Although she appeared in numerous feature films, including a starring role opposite Charlton Heston as Moses’ wife Sephora in Cecil B. De Mille’s The Ten Commandments, De Carlo is perhaps best known as Lily, matriarch of the endearing horror-show household in the 1960s television series The Munsters.

The series ran just two seasons, but thanks to decades of reruns and movie and television spinoffs, it attained pop-culture omnipresence.

Born Peggy Yvonne Middleton in Vancouver, British Columbia, she moved with her waitress mother to Los Angeles after her father deserted the family.

Driven to succeed in show business, she studied dance and acting, and eventually adopted the surname Yvonne and her mother’s maiden name, De Carlo, as her stage moniker.

In California, she began dancing in clubs at night while pursuing movie work by day. She began her film career with uncredited appearances and eventually began to land larger roles.
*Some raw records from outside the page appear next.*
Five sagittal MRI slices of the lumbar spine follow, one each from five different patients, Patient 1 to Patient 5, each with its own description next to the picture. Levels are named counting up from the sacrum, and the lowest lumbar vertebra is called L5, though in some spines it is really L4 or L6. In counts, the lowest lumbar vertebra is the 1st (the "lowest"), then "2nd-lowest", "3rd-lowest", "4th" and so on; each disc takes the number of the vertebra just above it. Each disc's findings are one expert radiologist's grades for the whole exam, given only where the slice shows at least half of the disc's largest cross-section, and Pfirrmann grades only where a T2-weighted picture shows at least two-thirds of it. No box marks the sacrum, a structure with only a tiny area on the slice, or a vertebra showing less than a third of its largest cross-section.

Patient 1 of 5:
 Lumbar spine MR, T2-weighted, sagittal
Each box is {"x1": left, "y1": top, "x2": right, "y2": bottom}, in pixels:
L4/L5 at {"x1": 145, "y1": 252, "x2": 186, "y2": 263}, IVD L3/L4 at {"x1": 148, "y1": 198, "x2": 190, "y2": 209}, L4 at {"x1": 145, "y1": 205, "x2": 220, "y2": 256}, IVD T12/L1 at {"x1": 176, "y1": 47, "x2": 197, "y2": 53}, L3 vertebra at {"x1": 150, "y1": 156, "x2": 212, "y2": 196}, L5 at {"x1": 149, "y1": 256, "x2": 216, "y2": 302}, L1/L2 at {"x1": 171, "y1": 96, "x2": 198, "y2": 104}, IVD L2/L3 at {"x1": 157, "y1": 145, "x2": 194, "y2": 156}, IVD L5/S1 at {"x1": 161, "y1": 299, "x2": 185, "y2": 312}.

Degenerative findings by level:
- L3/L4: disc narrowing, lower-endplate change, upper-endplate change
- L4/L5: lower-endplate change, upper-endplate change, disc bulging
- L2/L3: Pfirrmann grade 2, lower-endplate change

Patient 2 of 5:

Her breakthrough came with a starring role in 1945 with the Western Salome, Where She Danced, in which she played a European seductress. Her alluring persona in the otherwise unremarkable film led to roles opposite some of the era’s most popular leading men.
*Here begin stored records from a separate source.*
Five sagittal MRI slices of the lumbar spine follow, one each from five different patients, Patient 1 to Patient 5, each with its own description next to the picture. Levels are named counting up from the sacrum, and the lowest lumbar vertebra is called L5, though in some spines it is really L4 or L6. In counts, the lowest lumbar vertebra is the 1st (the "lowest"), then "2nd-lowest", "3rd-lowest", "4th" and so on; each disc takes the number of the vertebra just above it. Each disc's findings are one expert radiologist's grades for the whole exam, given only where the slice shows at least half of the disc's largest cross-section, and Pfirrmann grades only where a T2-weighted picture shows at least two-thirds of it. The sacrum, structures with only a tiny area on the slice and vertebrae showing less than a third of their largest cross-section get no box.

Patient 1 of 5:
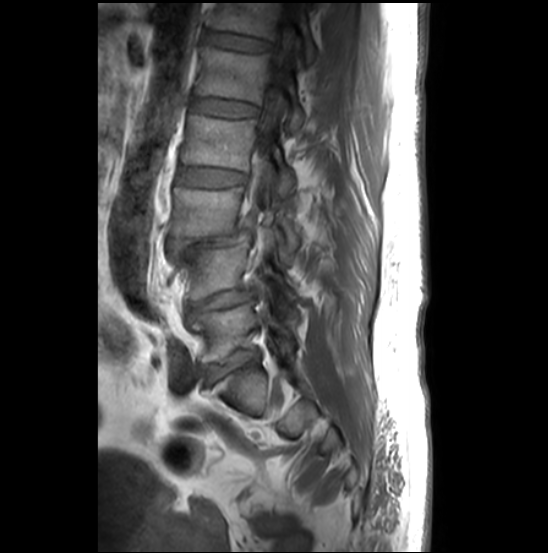 MRI lumbar spine (T1-weighted), sagittal plane, Sex M
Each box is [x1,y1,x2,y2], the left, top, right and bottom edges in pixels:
L2 (4th vertebra): [181,115,296,193].
L4 (2nd-lowest vertebra): [173,243,299,300].
L5 (lowest vertebra): [190,304,293,362].
L3/L4 (3rd-lowest disc): [168,230,252,254].
L3 (3rd-lowest vertebra): [170,187,303,258].
Disc L5/S1 (lowest disc): [206,351,257,383].
T12/L1 (6th disc): [207,31,272,51].
T12 (6th vertebra): [211,3,315,62].
L2/L3 (4th disc): [179,168,247,187].
Disc L4/L5 (2nd-lowest disc): [189,289,257,310].
L1 (5th vertebra): [198,47,305,130].
Disc L1/L2 (5th disc): [195,99,259,118].
Thecal sac / spinal canal: [252,17,294,229].

Radiological gradings:
- L3/L4 (3rd-lowest disc): lower-endplate change, spondylolisthesis, disc herniation, disc narrowing, upper-endplate change, Modic type II
- L5/S1 (lowest disc): lower-endplate change, disc narrowing, upper-endplate change, disc bulging, Modic type II
- L4/L5 (2nd-lowest disc): lower-endplate change, Modic type II, disc narrowing, upper-endplate change, disc bulging
- T12/L1 (6th disc), L1/L2 (5th disc), L2/L3 (4th disc): no herniation, bulging, narrowing, spondylolisthesis, endplate or Modic change recorded

Patient 2 of 5:
Slice 19/28 | MRI lumbar spine (T2-weighted), sagittal plane
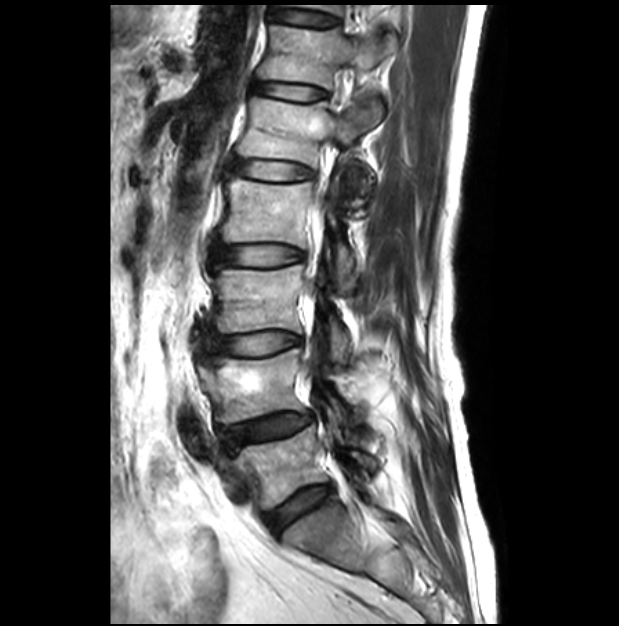
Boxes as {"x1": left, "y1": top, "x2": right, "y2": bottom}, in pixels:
Segmented structures:
- L2/L3 (4th disc): {"x1": 209, "y1": 240, "x2": 303, "y2": 269}
- L1 (5th vertebra): {"x1": 236, "y1": 95, "x2": 384, "y2": 206}
- L3 (3rd-lowest vertebra): {"x1": 211, "y1": 265, "x2": 350, "y2": 363}
- L5 (lowest vertebra): {"x1": 236, "y1": 409, "x2": 376, "y2": 508}
- IVD L5/S1 (lowest disc): {"x1": 264, "y1": 483, "x2": 332, "y2": 532}
- T12 (6th vertebra): {"x1": 257, "y1": 25, "x2": 397, "y2": 88}
- T12/L1 (6th disc): {"x1": 253, "y1": 82, "x2": 326, "y2": 101}
- IVD L4/L5 (2nd-lowest disc): {"x1": 222, "y1": 412, "x2": 312, "y2": 449}
- L2 (4th vertebra): {"x1": 220, "y1": 178, "x2": 354, "y2": 291}
- L4 (2nd-lowest vertebra): {"x1": 200, "y1": 334, "x2": 346, "y2": 425}
- L1/L2 (5th disc): {"x1": 225, "y1": 156, "x2": 312, "y2": 181}
- T11/T12 (7th disc): {"x1": 273, "y1": 10, "x2": 339, "y2": 25}
- IVD L3/L4 (3rd-lowest disc): {"x1": 207, "y1": 331, "x2": 300, "y2": 357}

Expert MSK radiologist gradings (per disc):
  L2/L3 (4th disc): Pfirrmann grade 1
  T11/T12 (7th disc): Pfirrmann grade 1
  T12/L1 (6th disc): Pfirrmann grade 1
  L3/L4 (3rd-lowest disc): Pfirrmann grade 1
  L4/L5 (2nd-lowest disc): Pfirrmann grade 3, disc narrowing, disc bulging, lower-endplate change, spondylolisthesis, upper-endplate change
  L5/S1 (lowest disc), L1/L2 (5th disc): no herniation, bulging, narrowing, spondylolisthesis, endplate or Modic change recorded

Patient 3 of 5:
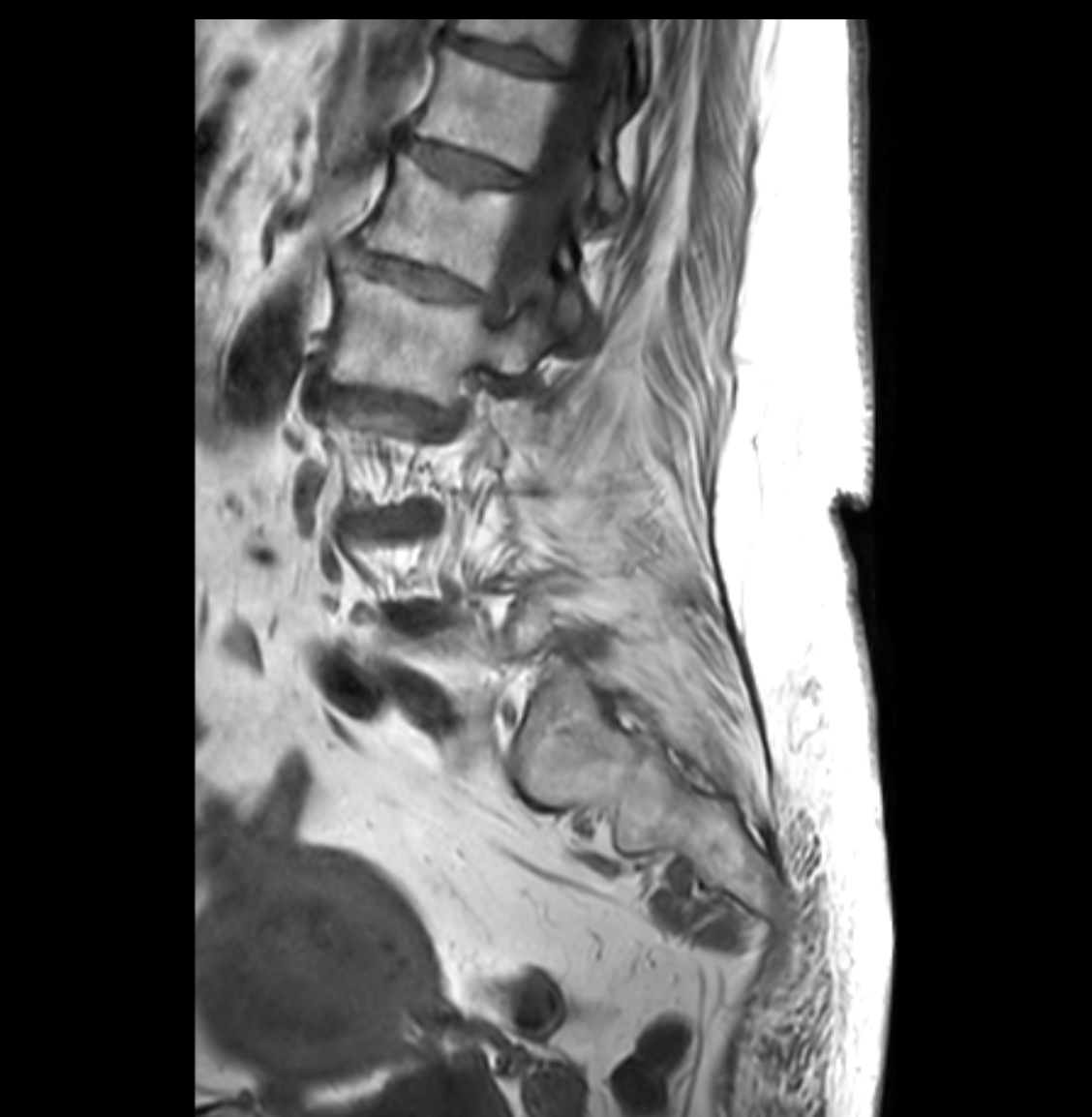
Field of view 280x286 mm, slice spacing 3.3 mm; Sagittal T1-weighted lumbar spine MRI

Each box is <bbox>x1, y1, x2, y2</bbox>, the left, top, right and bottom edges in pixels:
IVD L2/L3 (4th disc) at <bbox>317, 387, 391, 407</bbox>, IVD T12/L1 (6th disc) at <bbox>408, 138, 521, 187</bbox>, thecal sac / spinal canal at <bbox>502, 20, 621, 307</bbox>, IVD T11/T12 (7th disc) at <bbox>453, 38, 560, 75</bbox>, L1 (5th vertebra) at <bbox>361, 155, 579, 327</bbox>, IVD L3/L4 (3rd-lowest disc) at <bbox>378, 516, 409, 525</bbox>, L2 (4th vertebra) at <bbox>324, 272, 550, 398</bbox>, IVD L1/L2 (5th disc) at <bbox>351, 252, 479, 297</bbox>, T11 (7th vertebra) at <bbox>456, 19, 648, 81</bbox>, IVD L4/L5 (2nd-lowest disc) at <bbox>403, 607, 438, 625</bbox>, T12 (6th vertebra) at <bbox>414, 46, 621, 215</bbox>.

Degenerative findings by level:
• T12/L1 (6th disc): disc bulging, disc narrowing
• T11/T12 (7th disc): disc narrowing
• L1/L2 (5th disc): disc narrowing, upper-endplate change, disc bulging, lower-endplate change

Patient 4 of 5:
Sex F. MRI lumbar spine (T2-weighted), sagittal plane. Slice spacing 3.3 mm. Sagittal slice index 14. 448x448 px.
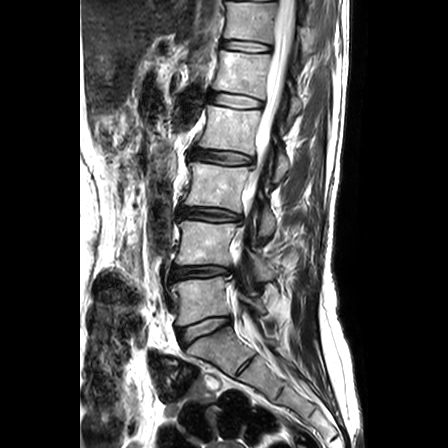 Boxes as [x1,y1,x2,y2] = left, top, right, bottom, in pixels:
Segmented structures:
* spinal canal — [238,0,295,247]
* L2 — [198,105,289,182]
* T12/L1 — [222,40,269,51]
* disc L3/L4 — [179,207,239,221]
* L4 vertebra — [176,221,274,281]
* L3 vertebra — [184,162,275,241]
* L2/L3 — [190,149,251,164]
* disc L4/L5 — [172,266,236,279]
* disc L5/S1 — [178,316,230,345]
* L1 — [213,50,302,128]
* L1/L2 — [209,92,261,107]
* L5 — [172,276,265,325]
* T12 — [223,2,310,64]

Radiological gradings:
- T12/L1: Pfirrmann grade 2, Modic type II
- L5/S1: Pfirrmann grade 2
- L2/L3: Pfirrmann grade 3, lower-endplate change, upper-endplate change, Modic type II, disc bulging
- L1/L2: Pfirrmann grade 2, lower-endplate change, upper-endplate change, Modic type II
- L4/L5: Pfirrmann grade 3, upper-endplate change, disc herniation, lower-endplate change, disc narrowing
- L3/L4: Pfirrmann grade 3, lower-endplate change, disc bulging, upper-endplate change

Patient 5 of 5:
618x793 px, T2 SPACE (3D) sagittal MRI of the lumbar spine

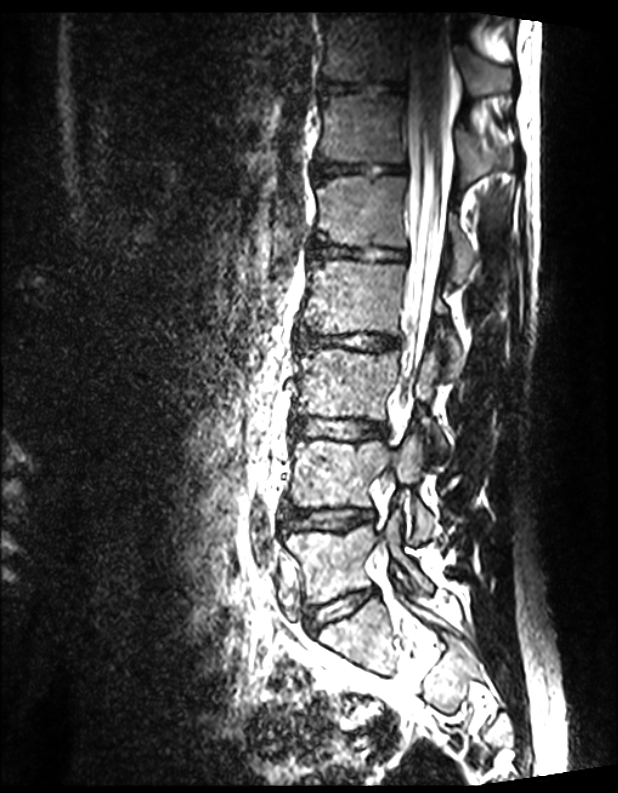
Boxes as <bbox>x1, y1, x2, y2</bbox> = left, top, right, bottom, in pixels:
L1 (5th vertebra) at <bbox>317, 176, 473, 280</bbox> | L5/S1 (lowest disc) at <bbox>307, 589, 373, 629</bbox> | T12 (6th vertebra) at <bbox>321, 94, 511, 184</bbox> | L3 (3rd-lowest vertebra) at <bbox>296, 349, 445, 455</bbox> | L4/L5 (2nd-lowest disc) at <bbox>283, 509, 373, 530</bbox> | T11/T12 (7th disc) at <bbox>321, 80, 405, 93</bbox> | IVD L1/L2 (5th disc) at <bbox>310, 241, 407, 261</bbox> | L5 (lowest vertebra) at <bbox>284, 510, 432, 603</bbox> | L2 (4th vertebra) at <bbox>304, 261, 464, 376</bbox> | thecal sac / spinal canal at <bbox>402, 20, 450, 407</bbox> | T11 (7th vertebra) at <bbox>321, 14, 512, 96</bbox> | IVD T12/L1 (6th disc) at <bbox>316, 162, 407, 176</bbox> | L4 (2nd-lowest vertebra) at <bbox>290, 437, 436, 542</bbox> | IVD L3/L4 (3rd-lowest disc) at <bbox>294, 417, 387, 440</bbox> | IVD L2/L3 (4th disc) at <bbox>296, 330, 400, 351</bbox>

Radiological gradings:
  L3/L4 (3rd-lowest disc): Pfirrmann grade 1
  L1/L2 (5th disc): Pfirrmann grade 1
  T12/L1 (6th disc): Pfirrmann grade 1
  L2/L3 (4th disc): Pfirrmann grade 1
  L4/L5 (2nd-lowest disc): Pfirrmann grade 1
  T11/T12 (7th disc): Pfirrmann grade 1

These included Brian Donlevy and Jean Pierre Aumont in Song of Scheherazade; Tony Martin in Casbah; Burt Lancaster in Criss Cross; Van Heflin in Tomahawk; Joel McCrea in The San Francisco Story; Ricardo Montalban in Sombrero; Rock Hudson in Sea Devils; David Niven in Tonight’s the Night; Clark Gable and Sidney Poitier in Band of Angels; and, of course, Heston in The Ten Commandments. In all, she appeared in more than 100 movies during her career.
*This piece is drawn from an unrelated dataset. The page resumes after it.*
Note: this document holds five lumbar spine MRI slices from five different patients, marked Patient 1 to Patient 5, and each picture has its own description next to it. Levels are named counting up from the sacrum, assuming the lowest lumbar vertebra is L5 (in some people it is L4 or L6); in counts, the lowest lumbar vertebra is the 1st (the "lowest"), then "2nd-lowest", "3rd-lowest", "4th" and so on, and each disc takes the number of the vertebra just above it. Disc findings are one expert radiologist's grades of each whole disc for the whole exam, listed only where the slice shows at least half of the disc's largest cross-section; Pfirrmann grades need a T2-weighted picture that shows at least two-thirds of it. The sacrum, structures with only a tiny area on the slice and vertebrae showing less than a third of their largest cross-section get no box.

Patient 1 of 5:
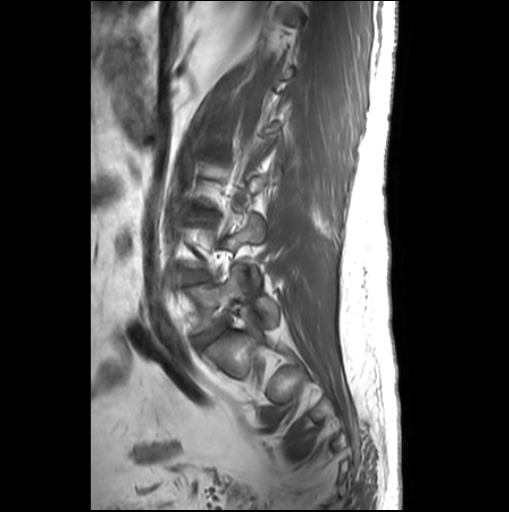
MRI lumbar spine (T1-weighted), sagittal plane. Patient sex: M.

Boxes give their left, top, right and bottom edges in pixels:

After The Munsters ended De Carlo sometimes pursued theater work, including the 1971 Broadway production of Steven Sondheim and James Goldman’s Follies.

De Carlo, who was once linked romantically to the reclusive billionaire Howard Hughes, married actor-stuntman Robert Morgan in 1955; they divorced in 1968. She is survived by their son, Bruce Morgan, and a stepdaughter, Bari Morgan. Another son, Michael, died earlier.